» WHAT IS NEEDED
Apart from the pictures, output all of the records exactly.
___
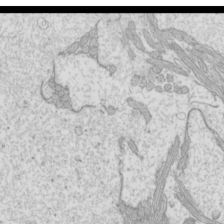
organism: Mouse
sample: Cilia; mouse epididymis
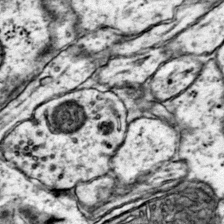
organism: Mouse
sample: Primary visual cortex
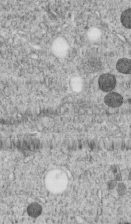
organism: C. elegans
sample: C. elegans embryo early stage
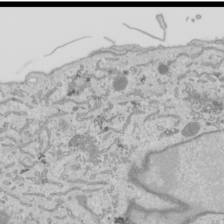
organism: Human
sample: Mitochondria in HCT116 cells
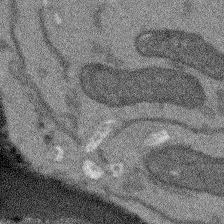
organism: Arabidopsis thaliana
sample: Root tip
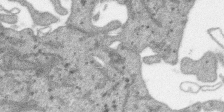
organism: Human
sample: Lung epithelial cells infected with SARS-CoV-2
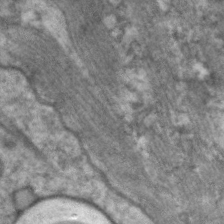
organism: C. elegans
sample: Pharynx
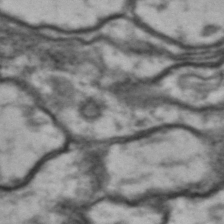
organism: Drosophila
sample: Brain
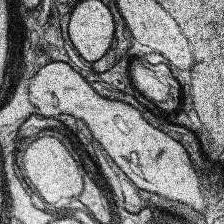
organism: Human
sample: Temporal Lobe
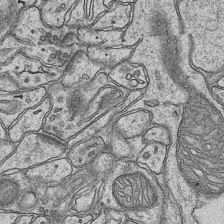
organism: Mouse
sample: CA1 Hippocampus
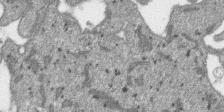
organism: Human
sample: Lung epithelial cells infected with SARS-CoV-2
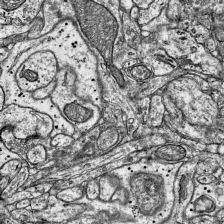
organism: Mouse
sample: Visual Cortex
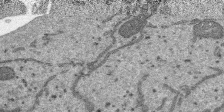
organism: Human
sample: Lung epithelial cells infected with SARS-CoV-2
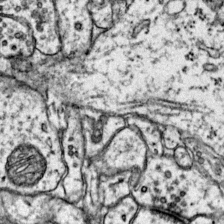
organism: Mouse
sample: Primary visual cortex
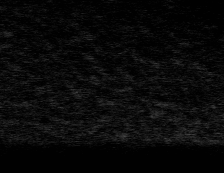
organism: Human
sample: HeLa cells
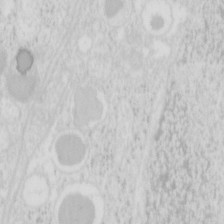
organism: Mouse
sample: Pancreas
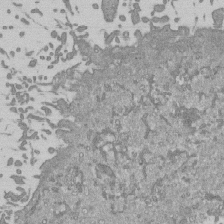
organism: Mouse
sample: ED-1 cell nuclei; centrioles
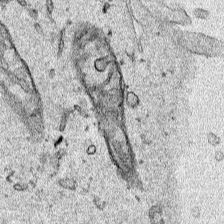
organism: Human
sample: Mitochondria in HCT116 cells
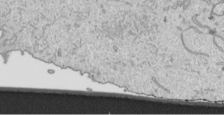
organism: Human
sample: Mitochondria in HCT116 cells
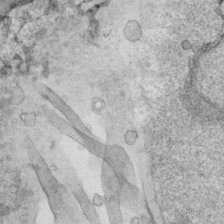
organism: Human
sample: Mitochondria in HCT116 cells
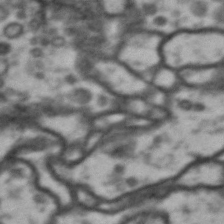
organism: Drosophila
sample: Brain
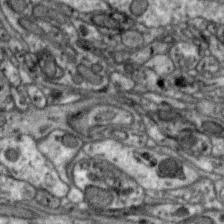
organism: Zebra finch
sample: Brain
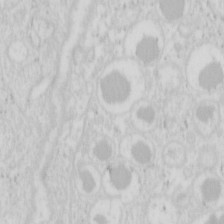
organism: Mouse
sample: Pancreas
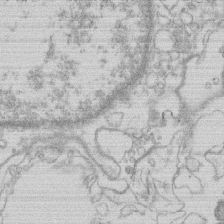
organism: Human
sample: Macrophage cells
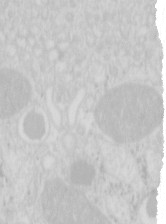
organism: Mouse
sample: Pancreas
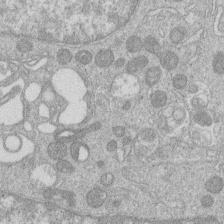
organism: Human
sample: Macrophage cells
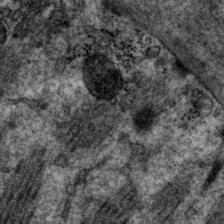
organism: P. pacificus
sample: Pharynx
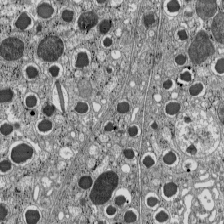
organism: C57BL Mouse
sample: Pancreatic islet
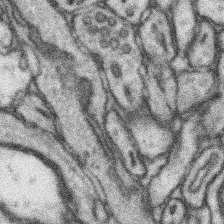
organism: Mouse
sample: Somatosensory cortex neuropil
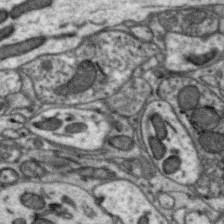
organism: Zebra finch
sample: Brain
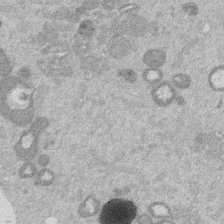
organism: Mouse
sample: Dividing mouse embryo 1 cell stage
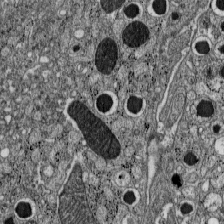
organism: C57BL Mouse
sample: Pancreatic islet
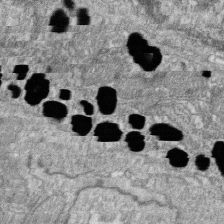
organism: Zebrafish
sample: Cilia; retinal pigment epithelium
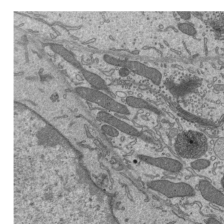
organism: Mouse
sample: Mouse epididymis efferent ductule cilia
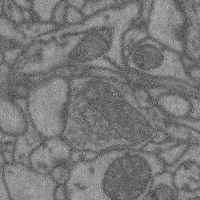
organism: Mouse
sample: Cerebral cortex
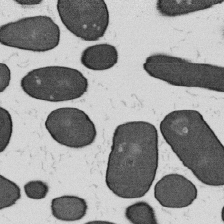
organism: B. subtilis
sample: Bacterial spore
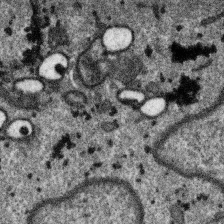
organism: Human
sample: Lung epithelial cells infected with SARS-CoV-2
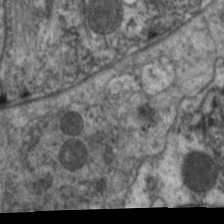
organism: C. elegans
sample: Pharynx
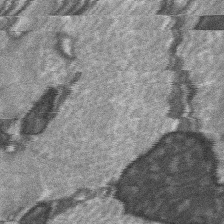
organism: C57BL Mouse
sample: Soleus
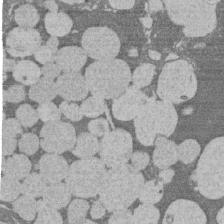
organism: Rat
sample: Salivary granule
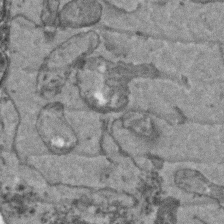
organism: Arabidopsis thaliana
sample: Root tip
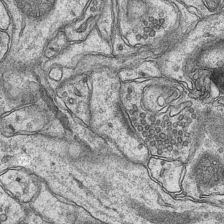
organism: Mouse
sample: CA1 Hippocampus
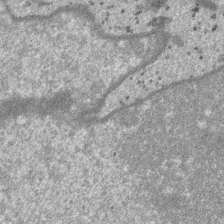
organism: Human
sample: Lung epithelial cells infected with SARS-CoV-2
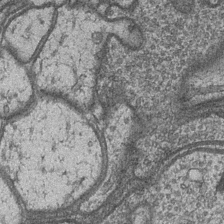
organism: Drosophila
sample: Optic medulla
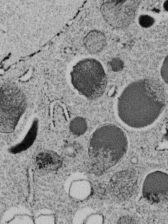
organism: C. elegans
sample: C. elegans embryo early stage
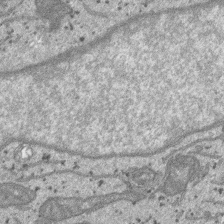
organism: Human
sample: Lung epithelial cells infected with SARS-CoV-2
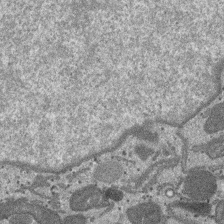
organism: Human
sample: Lung epithelial cells infected with SARS-CoV-2
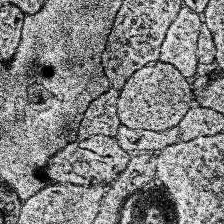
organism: Human
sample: Temporal Lobe
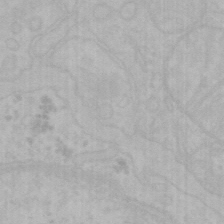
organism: Mouse
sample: Choroid plexus
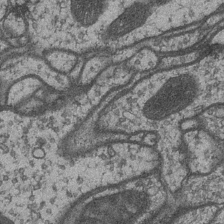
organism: Drosophila
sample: Optic medulla
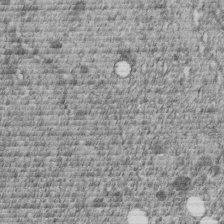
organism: C. elegans
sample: C. elegans embryo early stage
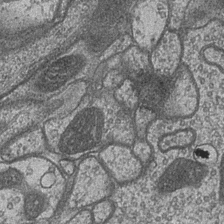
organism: Drosophila
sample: Optic medulla
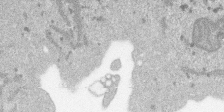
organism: Human
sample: Lung epithelial cells infected with SARS-CoV-2
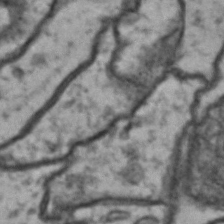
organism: Drosophila
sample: Brain
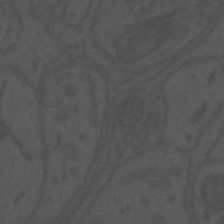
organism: Mouse
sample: Suprachiasmatic nucleus
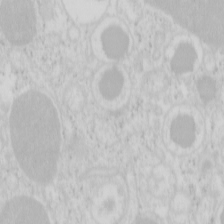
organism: Mouse
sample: Pancreas
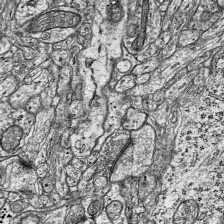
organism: Mouse
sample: Visual Cortex
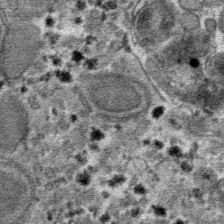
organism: Mouse
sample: Mouse hepatocytes
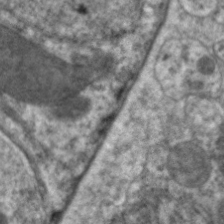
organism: C. elegans
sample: Pharynx
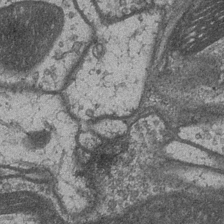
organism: Drosophila
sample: Optic medulla
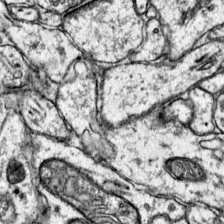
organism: Mouse
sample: Primary visual cortex
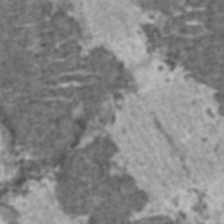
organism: C57BL Mouse
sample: Heart
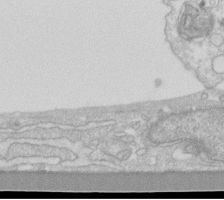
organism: Human
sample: Fibroblast cells
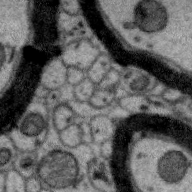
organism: Zebra finch
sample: Brain
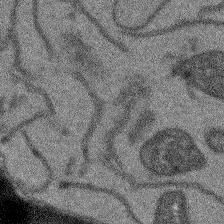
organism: Arabidopsis thaliana
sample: Root tip
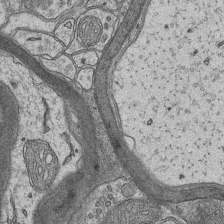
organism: Mouse
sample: CA1 Hippocampus
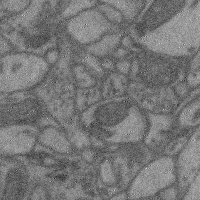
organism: Mouse
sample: Cerebral cortex
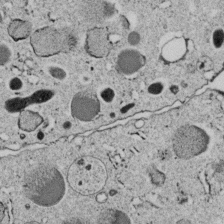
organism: C. elegans
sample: C. elegans embryo early stage
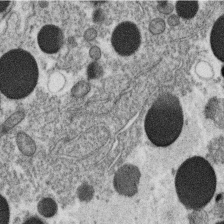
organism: C. elegans
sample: C. elegans oocyte; sperm cells
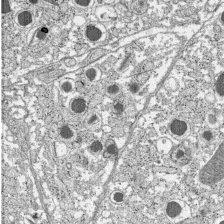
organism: C57BL Mouse
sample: Pancreatic islet
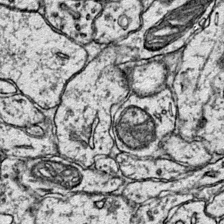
___
» WRITTEN REPLY
organism: Mouse
sample: Cilia; mouse epididymis
organism: Mouse
sample: Primary visual cortex
organism: C. elegans
sample: C. elegans embryo early stage
organism: Human
sample: Mitochondria in HCT116 cells
organism: Arabidopsis thaliana
sample: Root tip
organism: Human
sample: Lung epithelial cells infected with SARS-CoV-2
organism: C. elegans
sample: Pharynx
organism: Drosophila
sample: Brain
organism: Human
sample: Temporal Lobe
organism: Mouse
sample: CA1 Hippocampus
organism: Human
sample: Lung epithelial cells infected with SARS-CoV-2
organism: Mouse
sample: Visual Cortex
organism: Human
sample: Lung epithelial cells infected with SARS-CoV-2
organism: Mouse
sample: Primary visual cortex
organism: Human
sample: HeLa cells
organism: Mouse
sample: Pancreas
organism: Mouse
sample: ED-1 cell nuclei; centrioles
organism: Human
sample: Mitochondria in HCT116 cells
organism: Human
sample: Mitochondria in HCT116 cells
organism: Human
sample: Mitochondria in HCT116 cells
organism: Drosophila
sample: Brain
organism: Zebra finch
sample: Brain
organism: Mouse
sample: Pancreas
organism: Human
sample: Macrophage cells
organism: Mouse
sample: Pancreas
organism: Human
sample: Macrophage cells
organism: P. pacificus
sample: Pharynx
organism: C57BL Mouse
sample: Pancreatic islet
organism: Mouse
sample: Somatosensory cortex neuropil
organism: Zebra finch
sample: Brain
organism: Mouse
sample: Dividing mouse embryo 1 cell stage
organism: C57BL Mouse
sample: Pancreatic islet
organism: Zebrafish
sample: Cilia; retinal pigment epithelium
organism: Mouse
sample: Mouse epididymis efferent ductule cilia
organism: Mouse
sample: Cerebral cortex
organism: B. subtilis
sample: Bacterial spore
organism: Human
sample: Lung epithelial cells infected with SARS-CoV-2
organism: C. elegans
sample: Pharynx
organism: C57BL Mouse
sample: Soleus
organism: Rat
sample: Salivary granule
organism: Arabidopsis thaliana
sample: Root tip
organism: Mouse
sample: CA1 Hippocampus
organism: Human
sample: Lung epithelial cells infected with SARS-CoV-2
organism: Drosophila
sample: Optic medulla
organism: C. elegans
sample: C. elegans embryo early stage
organism: Human
sample: Lung epithelial cells infected with SARS-CoV-2
organism: Human
sample: Lung epithelial cells infected with SARS-CoV-2
organism: Human
sample: Temporal Lobe
organism: Mouse
sample: Choroid plexus
organism: Drosophila
sample: Optic medulla
organism: C. elegans
sample: C. elegans embryo early stage
organism: Drosophila
sample: Optic medulla
organism: Human
sample: Lung epithelial cells infected with SARS-CoV-2
organism: Drosophila
sample: Brain
organism: Mouse
sample: Suprachiasmatic nucleus
organism: Mouse
sample: Pancreas
organism: Mouse
sample: Visual Cortex
organism: Mouse
sample: Mouse hepatocytes
organism: C. elegans
sample: Pharynx
organism: Drosophila
sample: Optic medulla
organism: Mouse
sample: Primary visual cortex
organism: C57BL Mouse
sample: Heart
organism: Human
sample: Fibroblast cells
organism: Zebra finch
sample: Brain
organism: Arabidopsis thaliana
sample: Root tip
organism: Mouse
sample: CA1 Hippocampus
organism: Mouse
sample: Cerebral cortex
organism: C. elegans
sample: C. elegans embryo early stage
organism: C. elegans
sample: C. elegans oocyte; sperm cells
organism: C57BL Mouse
sample: Pancreatic islet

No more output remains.